All good tips but I think it really boils down to the last bit: sustainable changes. This doesn't help one understand how to differentiate a sustainable versus unsustainable change.

In my experience, the single most important factor is realizing that the sensation of hunger is your primary enemy and that you can attack it head-on.

Satiety is not dictated by how many calories you've eaten but (mostly) by the physical weight of your stomach. If your goal is to eliminate the sensation of hunger while consuming the least number of calories, the nutrition label tells you everything you need to know: eat a lot of low caloric density foods.

What you'll find over time is that foods widely regarded as unhealthy are simply ultra-dense (e.g. peanut butter is an engineering miracle) while healthier foods tend to be extremely low-density (e.g. non-fat Greek yogurt and fresh vegetables).

The biggest error I see in people dieting is thinking they just need to muscle through the feeling of hunger. It doesn't work in the long run. Accept that it's an important sensation but it's distinct from actual starvation, and address it directly!

Back to the OP, the hunger and satiety signals are very complicated and only partially driven by the digestive track.

I'm a fatty. I've lost a lot of weight but my body knows I used to be fat and it wants to be fat again.

A very potent signal for hunger or fatigue is when your fat cells get small i.e. you've burnt a lot of fat, and your little fuel cells are feeling empty. Each shrunken fat cell sends out a chemical "feed me" signal. And they are very very persuasive.

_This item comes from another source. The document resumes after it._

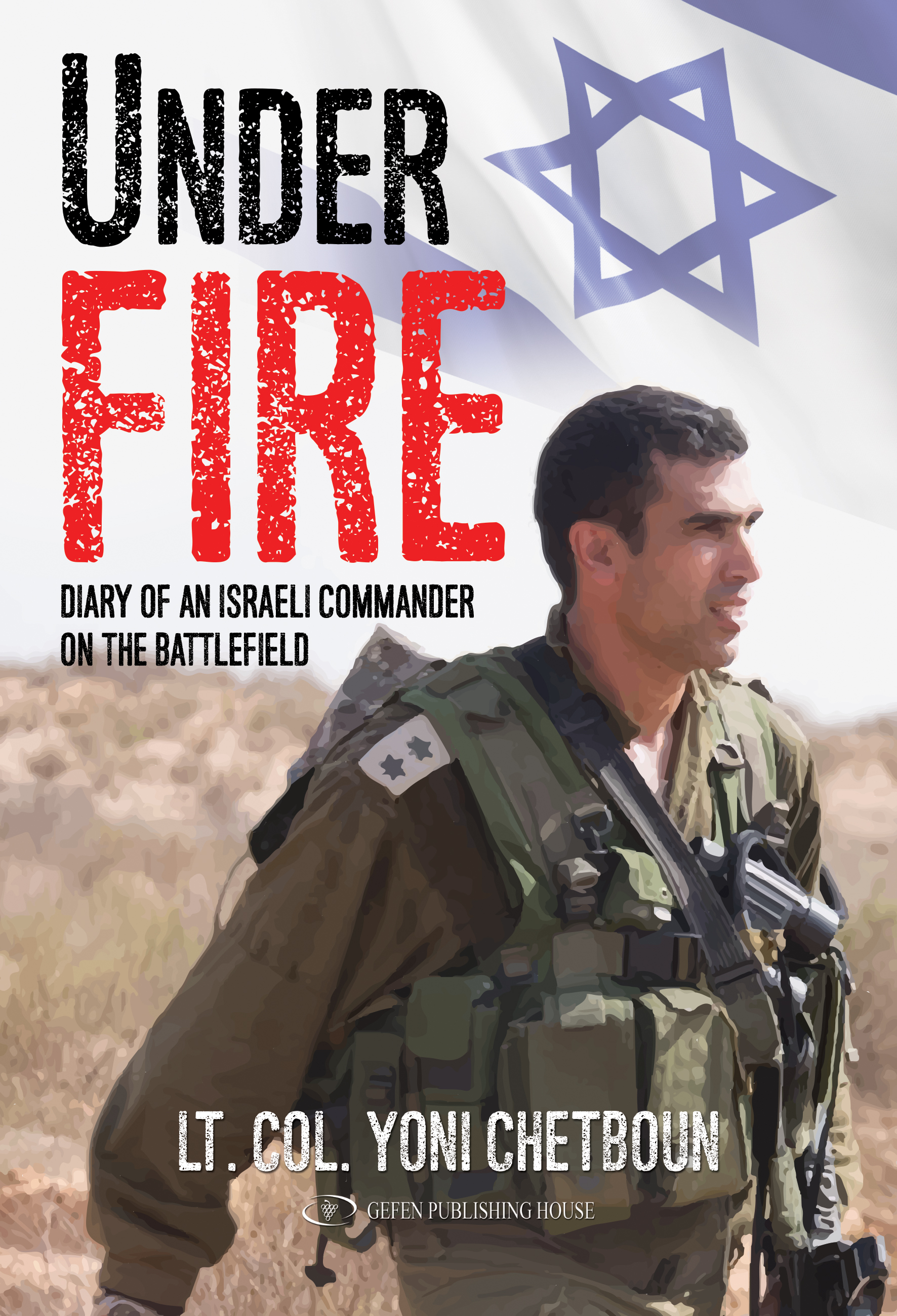 כריכת הספר "תחת אש" באנגלית
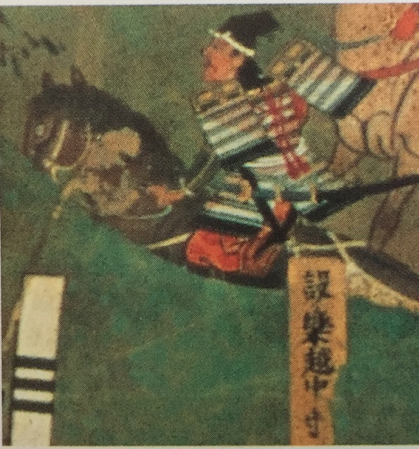 長篠合戦図屏風（豊田市郷土資料館蔵 浦野家旧蔵）

And the kicker is that when you fill them up, they want to be maintained at full. But if they're full too long, or get too full (persistently increase body fat by a few percent(, it triggers mitosis and you now have two half full fat cells who are both shouting "Feed me"

To add insult to injury when you lose weight, you don't kill off fat cells, you just have a bunch of really hungry fat cells shouting for a cheeseburger.

The nice thing about the GLP1 drugs is that they quiet the shouting. So you just don't get the demonic urge to feet all your wilting fat cells.

The bad thing about it is that the shouting is still there, and as soon as you quit the drug, you can get overwhelmed and go back to overeating and your weight and percent body fat go right back up

I regret to inform you that water, fiber content and weight don't move the bar on satiety for those chronically overweight. If so, we all could just down green beans or Metamucil and feel totally full. (Narrator: they were still hungry.)

Similarly, we would all be eating pounds of cheesecake without feeling full. (Narrator: they did get full, but not after eating too much calorically.)

Satiety is not dictated by weight. Please don't.

try coleslaw with a dressing of apple cider vinegar, olive oil, salt, pepper, and herbes de provences. it's good takes up a good amount of space in your stomach

That might be a good tip, but people do get signals from their bodies when running a nutrient deficit. People crave calories when in a calorie deficit. And they crave carbohydrates, proteins, or fats when abstaining from them, at least some of the time.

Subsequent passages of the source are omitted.